At Monday’s Town Council meeting, renewable energy expert Roland Poirier proposed using five to seven acres on Whitehouse Bay to grow sorghum, a grain used for livestock fodder that can be converted into ethanol.

“The plant would bring a diverse amount of products that would generate enough profit to make it sustainable and put some people to work and step away from our need to rely on foreign oil,” Mr. Poirier said.

Mr. Poirier, who toured the area with Councilman Travis S. McKnight last week, said Whitehouse Bay’s proximity to the St. Lawrence River makes it an ideal place to grow the crop.

Unlike corn grown for ethanol, sorghum does not deplete food sources and is less taxing to the soil because it does not use the same amount of nitrogen, Mr. Poirier said.

Several areas, including Kenya and Israel, are harvesting the crop.

The town will hold a public hearing at 6 p.m. June 20 to discuss leasing the land. Mr. Poirier said he would begin planting as soon as the lease is approved.

If the project is successful, Mr. Poirier said, it could be extended for several years and acres, employing several residents to cultivate the land.

“Worst-case scenario, if the ethanol part of it fails, there is still a grain byproduct that can be marketed and there is still energy from pelletizing the fibers that can be marketed,” Mr.
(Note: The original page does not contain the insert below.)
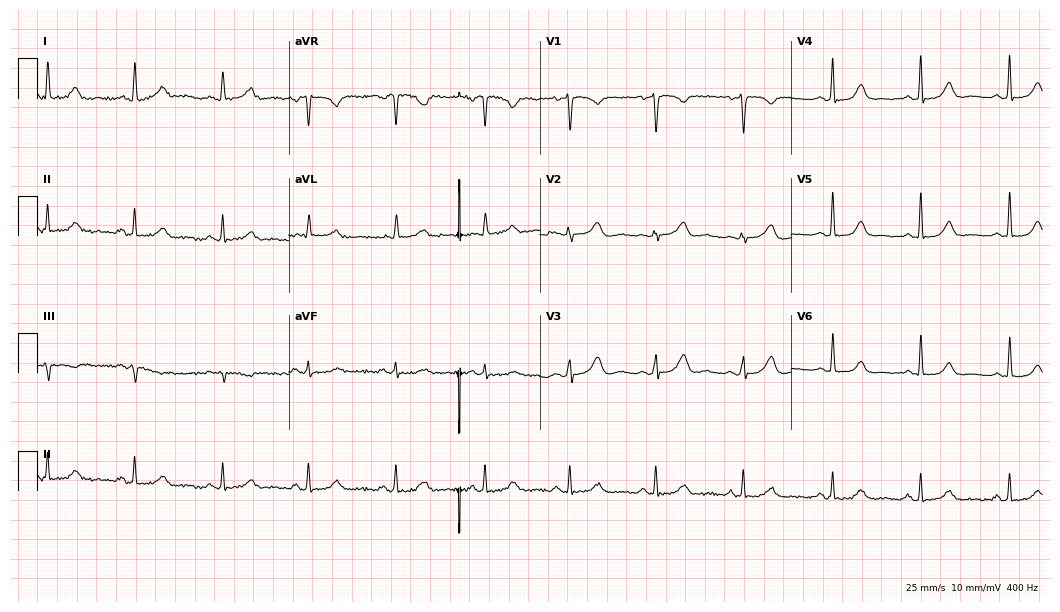
Resting 12-lead electrocardiogram (10.2-second recording at 400 Hz). Patient: a 46-year-old female. Read as a normal ECG.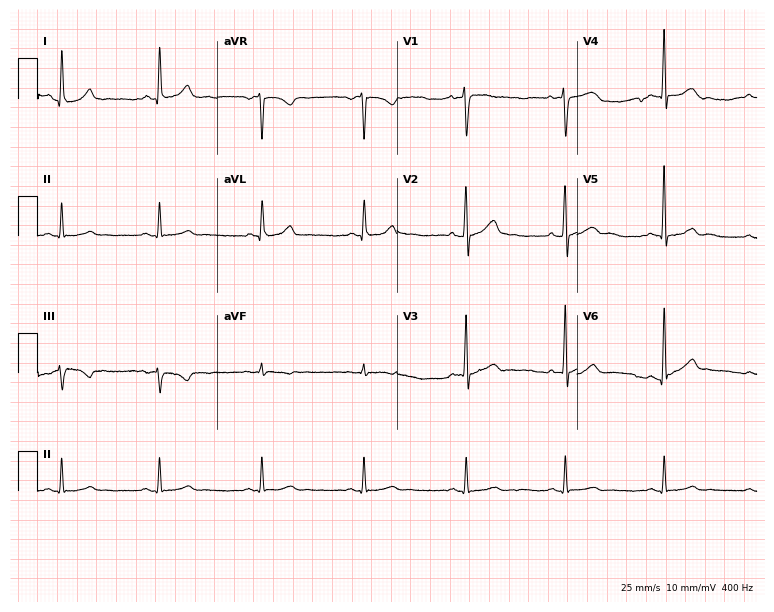
12-lead ECG from a 63-year-old man (7.3-second recording at 400 Hz). No first-degree AV block, right bundle branch block (RBBB), left bundle branch block (LBBB), sinus bradycardia, atrial fibrillation (AF) or sinus tachycardia recorded for this tracing. Findings outside these six are not listed.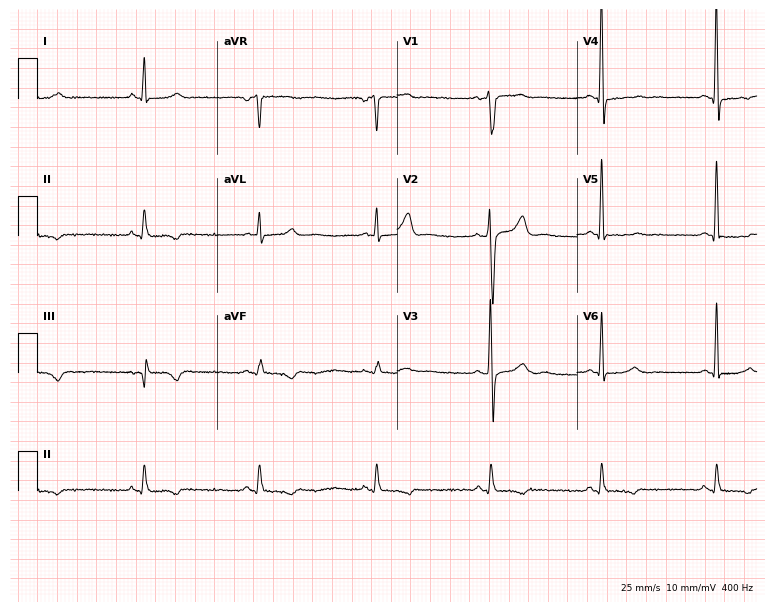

Poirier said.

The sorghum project also could be a step toward a larger goal, said Supervisor Mark Scott.

Town officials are considering a partnership with Sustainable Power and Applied Research Community to develop a renewable energy research facility that would focus on power generation, energy efficiency and resource sustainability using the area’s natural resources at Whitehouse Bay.

“It’s just a concept at this point, but it’s the idea that this area down at Whitehouse Bay would be an area that would foster renewable projects with the intent of coming up with products that could be manufactured somewhere in the north country. It could be Massena, Ogdensburg or Potsdam; it doesn’t have to be Waddington,” Mr. Scott said.

The proposed research complex could range from 100,000 to 150,000 square feet, with up to 50 to 100 academic, professional and support personnel to be located on the site within three years of opening.

Long-term, high-paying jobs could come to the town, Mr. Scott said.

The town would have to seek up to $45,000 to $65,000 from the state to fund the plan.